Paracetamol (PMOL) was processed with ethyl cellulose (EC) - Compritol 888 ATO (C888) polymer/lipid blends to produce sustained release drug formulations. The aim of this study was to optimize HME processing by using design of experiment (DoE) and to monitor the process using in-line NIR spectroscopy. Input variables such as drug loading, screw speed and feeding rate were investigated and in-line NIR spectra were collected during extrusion. A partial least squares calibration model and PCA plots were used to identify the optimum processing parameters. It was proved that drug loading has a significant effect on the final product while the PMOL dissolution rates were identified as a quality attribute for the development of sustained release formulations.

Extruded pharmaceutical cocrystals were manufactured by using carbamazepine (CBZ) as a model drug with saccharine (SCH) and trans-cinnamic acid (TCA) as coformers at a 1:1 molar ratio. In-line NIR was employed to monitor the cocrystallization process along the HME barrel while off-line DSC and XRPD were used to characterise the extrudates. NIR analysis showed that cocrystal formation occurred gradually starting at the 2nd mixing zone and this was confirmed via DSC and XRPD analysis. Cocrystallization occurred via the formation of H-bonds between the drug and coformers facilitating enhanced drug release rates compared to the prototype cocrystals produced via solvent evaporation.

Three sugar alcohols namely mannitol, sorbitol and xylitol were extruded at various weight ratios to produce sugar cocrystals.
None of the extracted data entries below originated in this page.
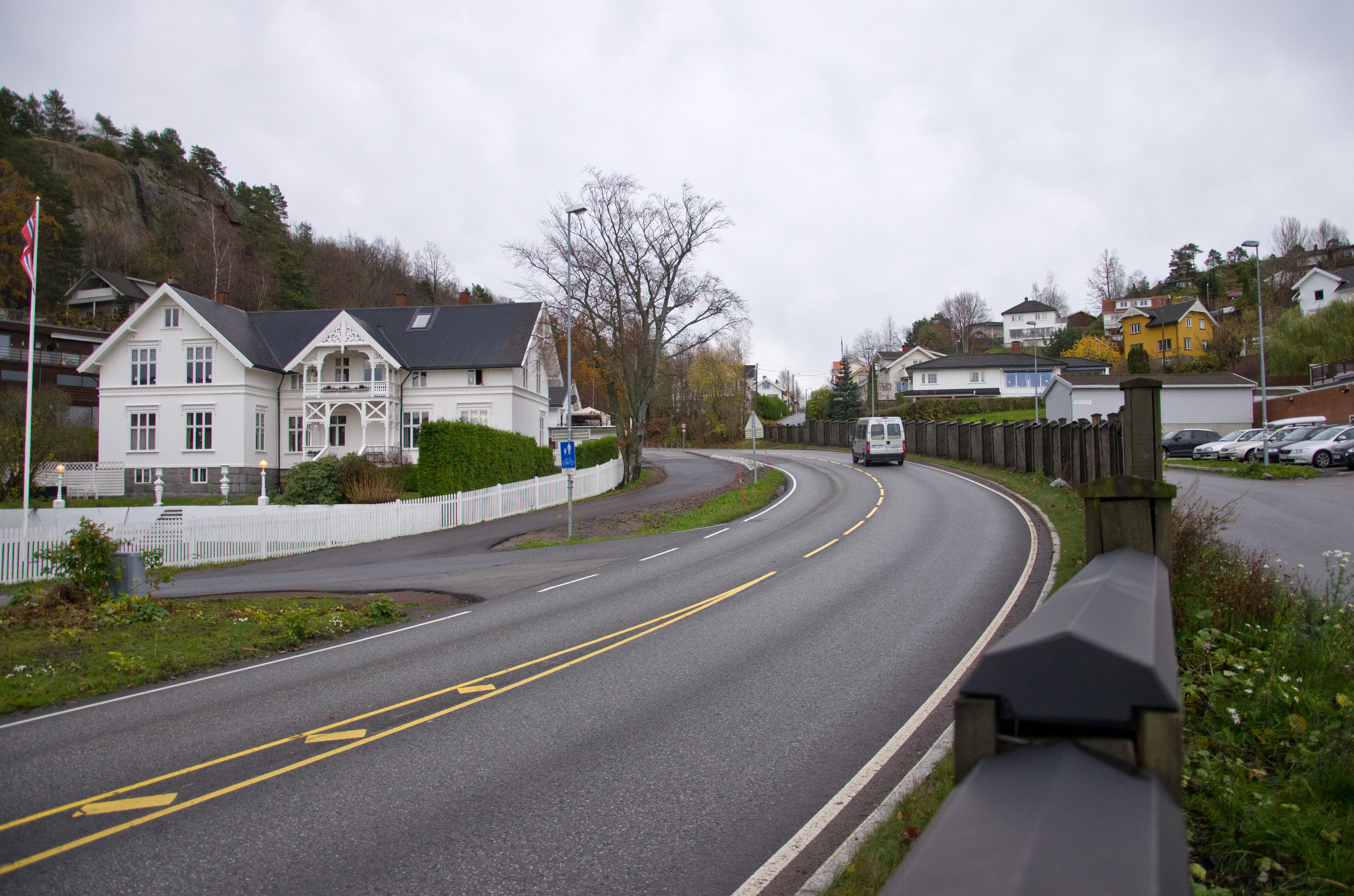 Vestfolds fylkesvei 260 Vesterøyveien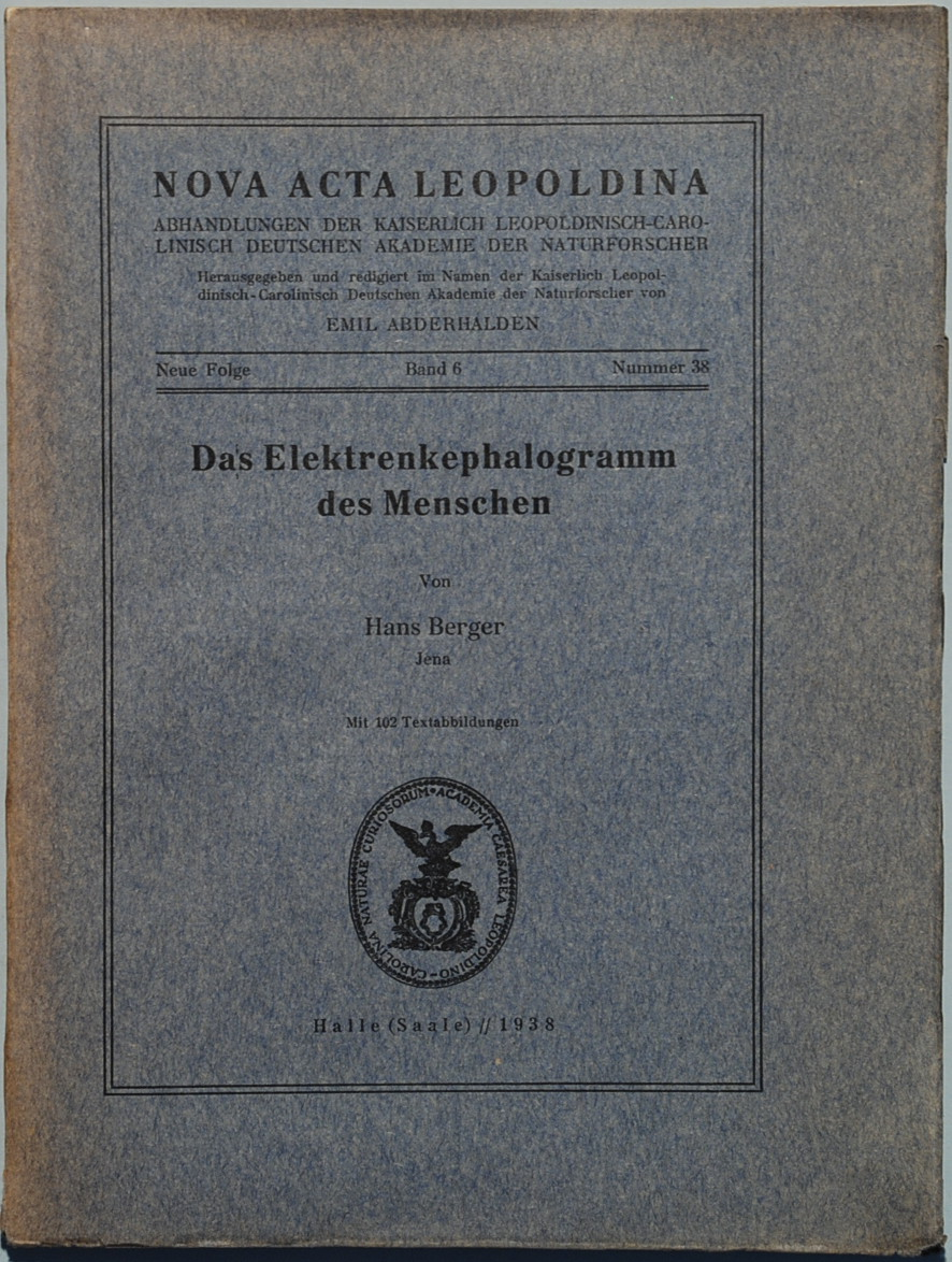 Berger, Hans: Das Elektrenkephalogramm [EEG] des Menschen. Halle/Saale: Acta Leopoldina Bd. 6 (1938), Nr. 38, Seiten 173-309 1.Auflage; Sonderdruck von 136 S. in Orig.-Broschur, unbeschnitten; 26 x 20 cm. Erste Monographie über das EEG von seinem Erfinder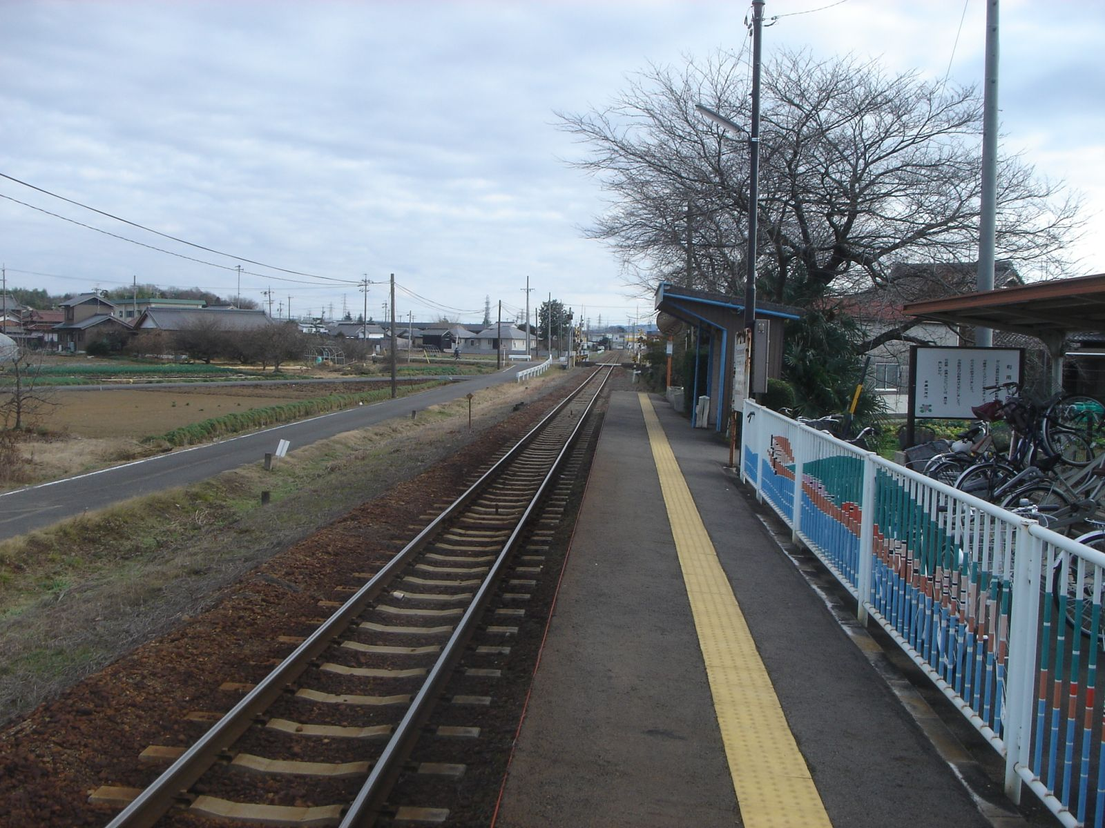 Kamono Station (長良川鉄道越美南線、加茂野駅）,Minokamo,Gifu,Japan(岐阜県美濃加茂市)で撮影。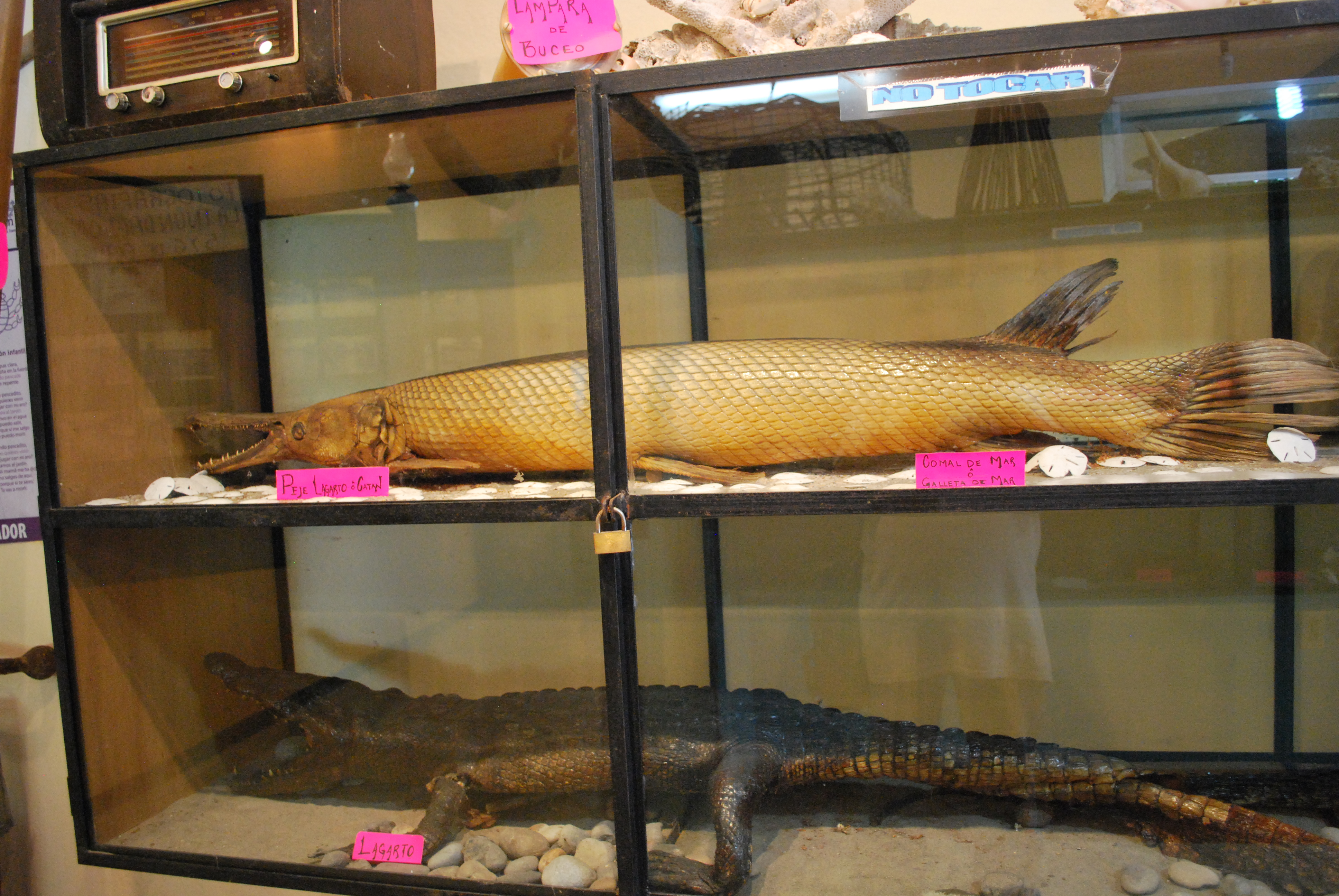 pejelagarto fish and crocodile on display at the marine museum in Tecolutla, Veracruz

In-line NIR, employed for process monitoring, showed that cocrystal formation occurred by the formation of H-bonds. The extruded materials were compressed into orally disintegrating tablets and compared with tablets made using Starlac (as a binder) and the sugar alcohols. Characterization of the tablets showed that there is no significant difference - in terms of weight variation, thickness and hardness - of the tablets prepared from both extruded sugar cocrystals and the Starlac. However, tablets prepared from the extruded sugar cocrystals demonstrated faster disintegration times and better friability compared with those compressed with Starlac.

In another study reflectance and transmission in-line NIR probes were coupled to HME to monitor the transformations of crystalline indomethacin (IND) to molecular solutions in the presence of Soluplus and Kollidon VA64 polymers. The analysis of the transmission and reflectance NIR data revealed that crystalline IND was completely transformed into molecular solutions while Raman analysis showed that it was homogeneously distributed in the polymer matrices. PCA analysis showed that the screw speed, during HME, affects the recorded spectra but not the homogeneity of the embedded drug in the films. Enhanced drug release, compared with bulk IND, was also attained using ground, hot-melt extruded films.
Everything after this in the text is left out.